You could fake it with a class which behaves like somethingfake:
try:
from somefakepackage.morefakestuff import somethingfake
except ImportError:
class somethingfake(object):
# define what you'd expect of somethingfake, e.g.:
#staticmethod
def somefunc():
...
somefield = ...
TL;DR
Patch sys.modules using unittest.mock:
mock.patch.dict(
sys.modules,
{'somefakepackage': mock.Mock()},
)
Explanation
Other answers correctly recommend to fix sys.modules but a proper way to do it is by patching it using mock.patch. Meaning replacing it temporarily (only for when tests are run) with a fake object that optionally imitates the desired behaviour. And restoring it back once tests are finished to not affect other test cases.

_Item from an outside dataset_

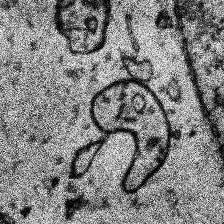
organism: Human
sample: Temporal Lobe

The code in TL;DR section will simply make your missing package not raise ImportError. To provide fake package with contents and imitate desired behaviour, initiate mock.Mock(…) with proper arguments (e.g. add attributes via Mock's **kwargs).
Full code example
The code below temporarily patches sys.modules so that it includes somefakepackage and makes it importable from the dependent modules without ImportError.
import sys
import unittest
from unittest import mock
class SomeTestCase(unittest.TestCase):
def test_smth(self):
# implement your testing logic, for example:
self.assertEqual(
123,
somefakepackage_dependent.some_func(),
)
#classmethod
def setUpClass(cls): # called once before all the tests
# define what to patch sys.modules with
cls._modules_patcher = mock.patch.dict(
sys.modules,
{'somefakepackage': mock.Mock()},
)
# actually patch it
cls._modules_patcher.start()
# make the package globally visible and import it,
# just like if you have imported it in a usual way
# placing import statement at the top of the file,
# but relying on a patched dependency
global somefakepackage_dependent
import somefakepackage_dependent
#classmethod # called once after all tests
def tearDownClass(cls):
# restore initial sys.modules state back
cls._modules_patcher.stop()
To read more about setUpClass/tearDownClass methods, see unittest docs.
unittest's built-in mock subpackage is actually a very powerful tool. Better dive deeper into its documentation to get a better understanding.